Top Republican Comes Out In Support Of Death Panels

Rep. Darrell Issa (R-CA)

The Wall Street Journal’s Alicia Mundy has this report pointing out that now that the elections are over, Republicans are clamoring to cut out unnecessary medical spending in Medicare — something they had previously referred to as “rationing” and likened to “death panels.” Darrell Issa (R-CA), the incoming chairman of the House Committee on Oversight and Government Reform, is a big fan:

“If I can help every senior get the same care they’re getting and still save tens of billions of dollars and have no doctors cheated out of what they’re entitled to, what’s not to like?” he said. [...]

Mr. Issa said his own doctor told him that surgeons have an incentive under Medicare to implant many joint and bone screws to support patients’ spines, when fewer implants—or none at all—might be equally effective and safer.

“They have got to come up with a system that doesn’t reward people for putting more metal in somebody’s spine,” Mr. Issa said.

Under current rules, Medicare cannot consider cost-effectiveness in its coverage decisions. But Mr. Issa said it may be time to consider costs as well as efficacy, as long as medical decisions are made by doctors, not by “bureaucrats” in government. “My committee can help by looking at whether the government is answering and informing about the lowest-cost, least-invasive procedures,” he said. [...] “Republicans have to step back from the words ‘death panels,’ ” Mr. Issa said.

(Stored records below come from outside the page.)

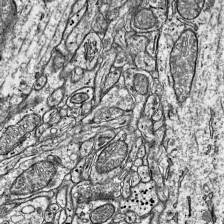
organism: Mouse
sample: Visual Cortex
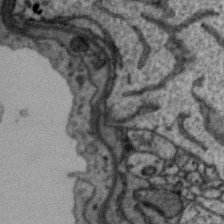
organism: Zebra finch
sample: Brain
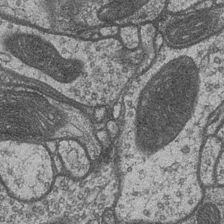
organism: Drosophila
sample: Optic medulla
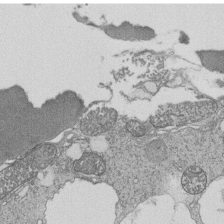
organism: Tetrahymena
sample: Cilia in tetrahymena
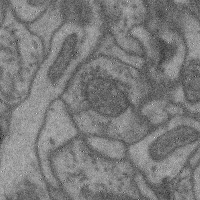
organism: Mouse
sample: Cerebral cortex
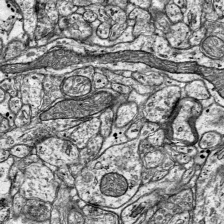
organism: Mouse
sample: Visual Cortex
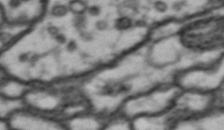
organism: Drosophila
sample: Brain
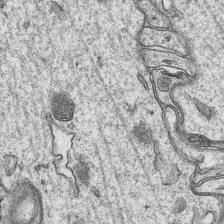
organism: Mouse
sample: CA1 Hippocampus
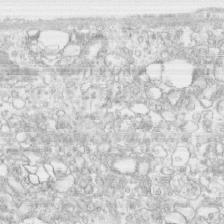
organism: Human
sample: CRL-1474
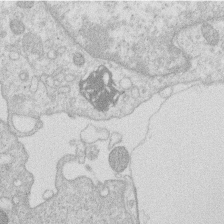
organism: Human
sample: Macrophage cells
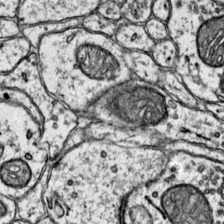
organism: Mouse
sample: Primary visual cortex
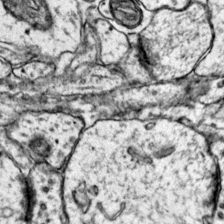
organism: Mouse
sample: Primary visual cortex
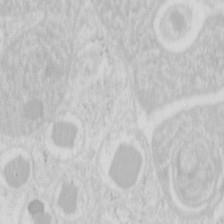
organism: Mouse
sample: Pancreas
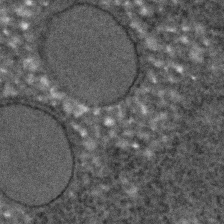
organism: C. elegans
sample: C. elegans embryo
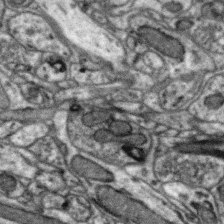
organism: Zebra finch
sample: Brain
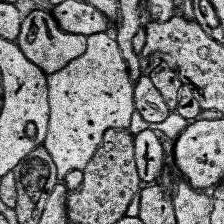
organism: Human
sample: Temporal Lobe
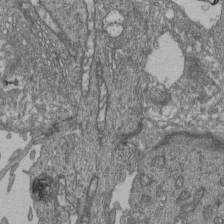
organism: Human
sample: Retinal organoid Rod and Cone cells
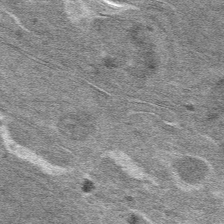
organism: Mouse
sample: Mouse hepatocytes
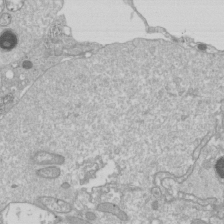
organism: Drosophila
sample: Cell division; meiosis; drosophila spermatocytes
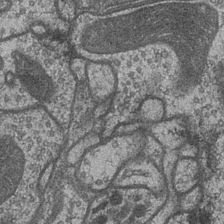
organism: Drosophila
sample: Optic medulla
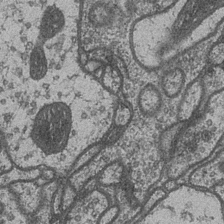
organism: Drosophila
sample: Optic medulla
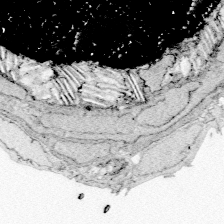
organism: Zebrafish
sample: Whole-Brain
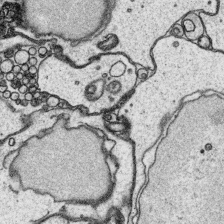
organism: Platynereis dumerilii
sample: Parapodia
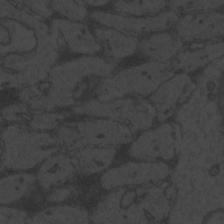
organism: Zebrafish
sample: Macrophage infected with Toxoplasma gondii
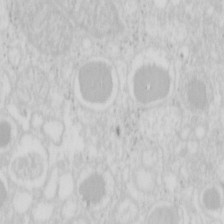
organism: Mouse
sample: Pancreas
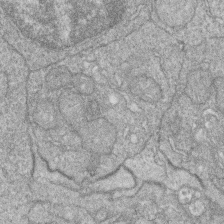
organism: Zebrafish
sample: Cilia; retinal pigment epithelium
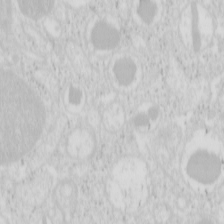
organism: Mouse
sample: Pancreas
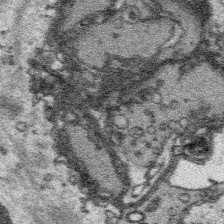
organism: Platynereis dumerilii
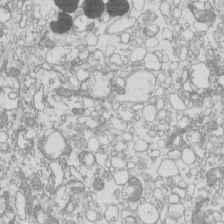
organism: Mouse
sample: Macrophages
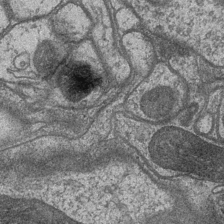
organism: Drosophila
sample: Optic medulla
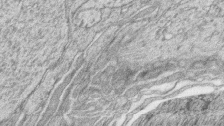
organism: Zebrafish
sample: synaptic ribbons in rod cells and cone cells
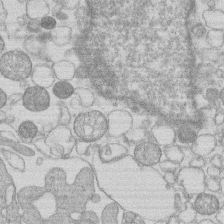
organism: Human
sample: Macrophage cells
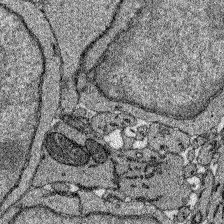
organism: Zebrafish
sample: Larval olfactory bulb
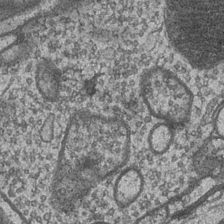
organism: Drosophila
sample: Optic medulla
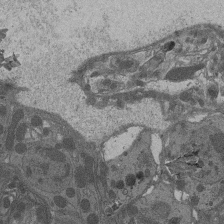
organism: Drosophila
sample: Antenna
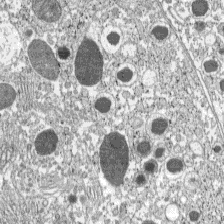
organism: C57BL Mouse
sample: Pancreatic islet
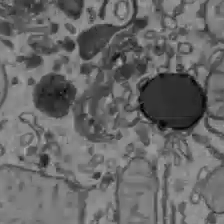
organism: C57BL Mouse
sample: Liver
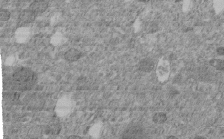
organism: C. elegans
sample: C. elegans embryo early stage
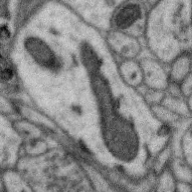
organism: Zebra finch
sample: Brain
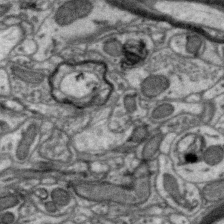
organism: Zebra finch
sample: Brain
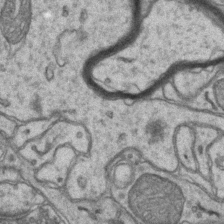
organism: Mouse
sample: CA1 Hippocampus
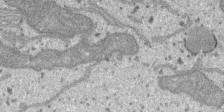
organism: Human
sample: Lung epithelial cells infected with SARS-CoV-2
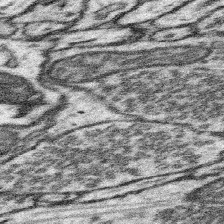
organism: Mouse
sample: Somatosensory cortex neuropil
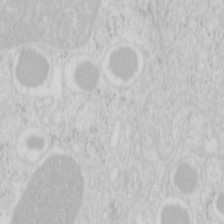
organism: Mouse
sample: Pancreas
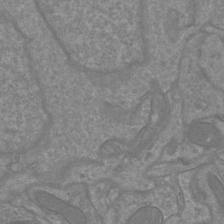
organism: Mouse
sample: Cortical neurons
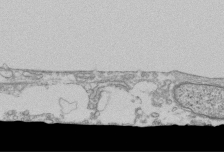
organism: Human
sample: Fibroblast cells
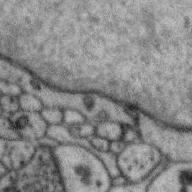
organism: Zebra finch
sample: Brain
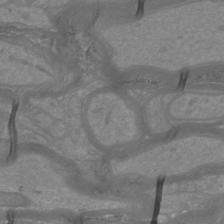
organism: Mouse
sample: Cortical neurons
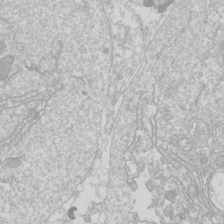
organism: Drosophila
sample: Cell division; meiosis; drosophila spermatocytes
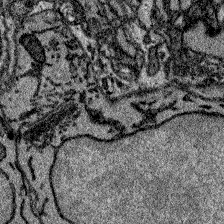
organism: Zebrafish
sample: Larval olfactory bulb
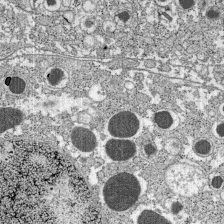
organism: C57BL Mouse
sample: Pancreatic islet
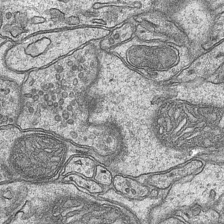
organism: Mouse
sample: CA1 Hippocampus
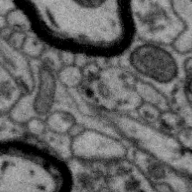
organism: Zebra finch
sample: Brain
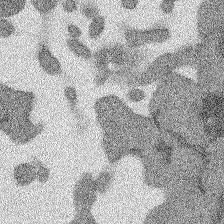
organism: Human
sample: HeLa cells
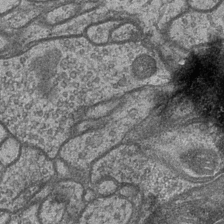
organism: Drosophila
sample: Optic medulla
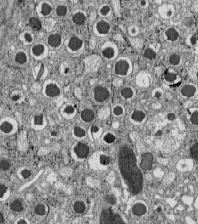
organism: C57BL Mouse
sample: Pancreatic islet
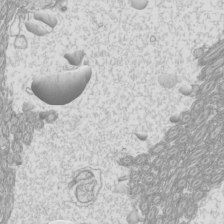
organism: Mouse
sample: Cilia; mouse epididymis
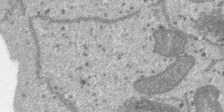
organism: Human
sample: Lung epithelial cells infected with SARS-CoV-2
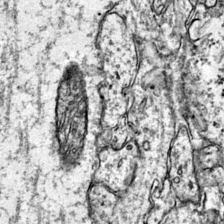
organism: Mouse
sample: Primary visual cortex
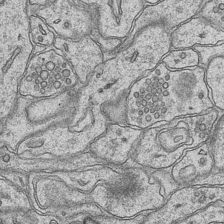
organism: Mouse
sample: CA1 Hippocampus
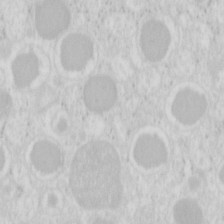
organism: Mouse
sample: Pancreas
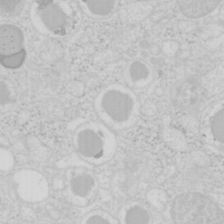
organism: Mouse
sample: Pancreas
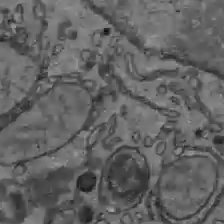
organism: C57BL Mouse
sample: Liver
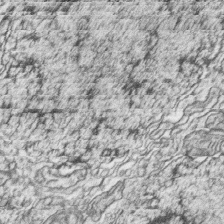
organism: Zebrafish
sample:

The Affordable Care Act puts us on a path to paying providers for quality rather than quantity of services and tries to encourage efficient care. Republicans put on a great stink about the law’s investment in comparative effectiveness research, the results of which, they argued, should not be used to make coverage decisions. In this story, Issa is siding with Don Berwick in saying that we need to consider these kinds of solutions if we ever hope to change the inefficient fee-for-service model.

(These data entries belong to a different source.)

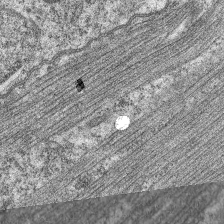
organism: C. elegans
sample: Pharynx
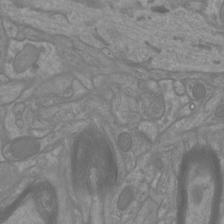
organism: Mouse
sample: Cortical neurons
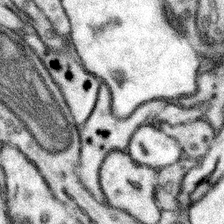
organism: Mouse
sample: Somatosensory cortex neuropil
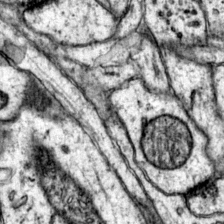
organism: Mouse
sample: Primary visual cortex
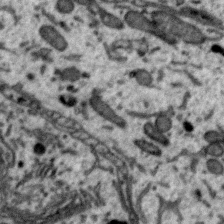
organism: Zebra finch
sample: Brain
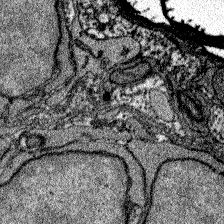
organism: Zebrafish
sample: Larval olfactory bulb
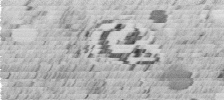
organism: C. elegans
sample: C. elegans embryo early stage
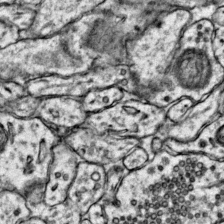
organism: Mouse
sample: Primary visual cortex
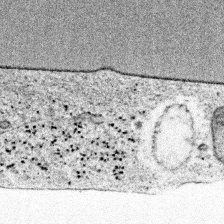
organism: Human
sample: HeLa cells
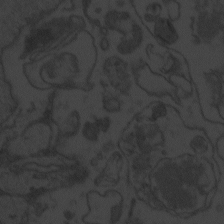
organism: Zebrafish
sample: Macrophage infected with Toxoplasma gondii
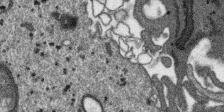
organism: Human
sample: Lung epithelial cells infected with SARS-CoV-2
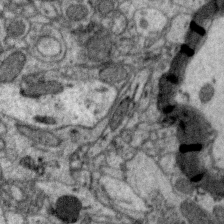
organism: Zebra finch
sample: Brain
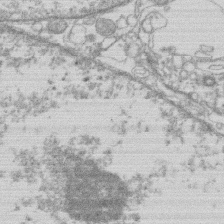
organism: Human
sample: Macrophage cells
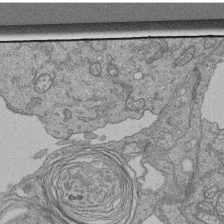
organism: Human
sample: Retinal organoid Rod and Cone cells
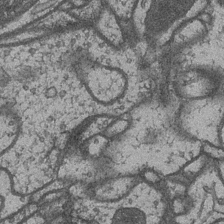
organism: Drosophila
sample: Optic medulla
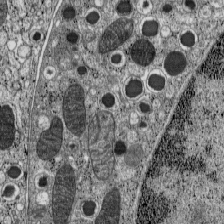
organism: C57BL Mouse
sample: Pancreatic islet
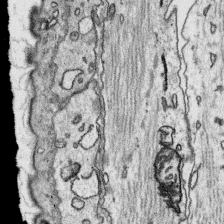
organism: Platynereis dumerilii
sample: Parapodia
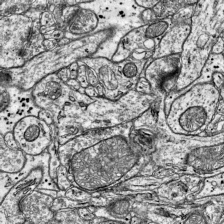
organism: Mouse
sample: Visual Cortex
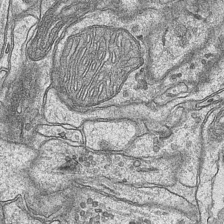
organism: Mouse
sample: CA1 Hippocampus
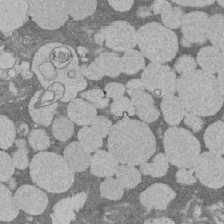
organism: Rat
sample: Salivary granule
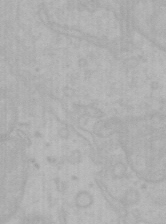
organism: Mouse
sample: Choroid plexus
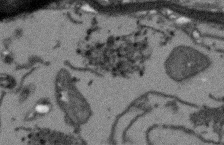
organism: Arabidopsis thaliana
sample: Root tip
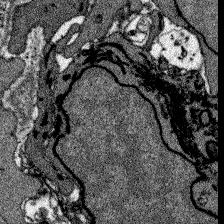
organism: Zebrafish
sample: Larval olfactory bulb
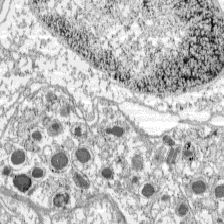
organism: C57BL Mouse
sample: Pancreatic islet
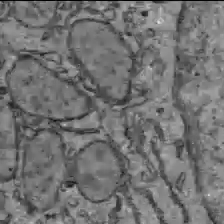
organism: C57BL Mouse
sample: Liver
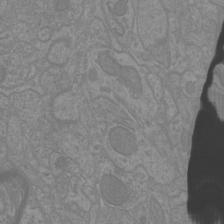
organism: Mouse
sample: Cortical neurons
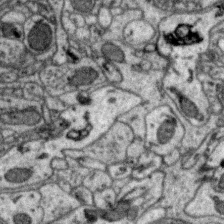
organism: Zebra finch
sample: Brain
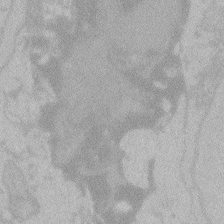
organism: Zebrafish
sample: Macrophage infected with Toxoplasma gondii
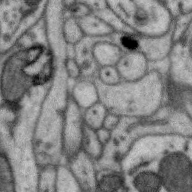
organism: Zebra finch
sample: Brain
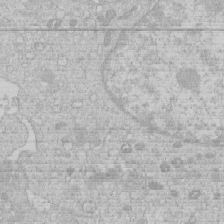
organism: Human
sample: Macrophage cells
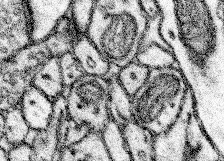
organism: Mouse
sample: Somatosensory cortex neuropil
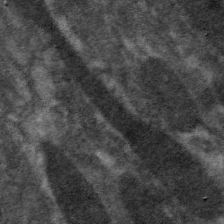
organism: C. elegans
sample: Pharynx
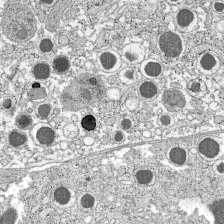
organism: C57BL Mouse
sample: Pancreatic islet
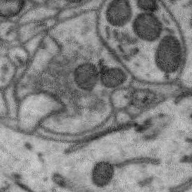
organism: Zebra finch
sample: Brain

In fact, for all the brouhaha over Berwick and comparative effectiveness and rationing, Issa’s comments highlight just how uncontroversial all the ideas behind those labels (like payment reform and changing the incentives in the health care system) really are. They faced opposition because they came from a Democrat named Barack Obama and were successfully neutered and watered down into what is now a very very moderate piece of legislation. Too bad Issa didn’t tell us until after the fact that he actually wanted to go even further and is now pushing to defund and repeal the entire operation.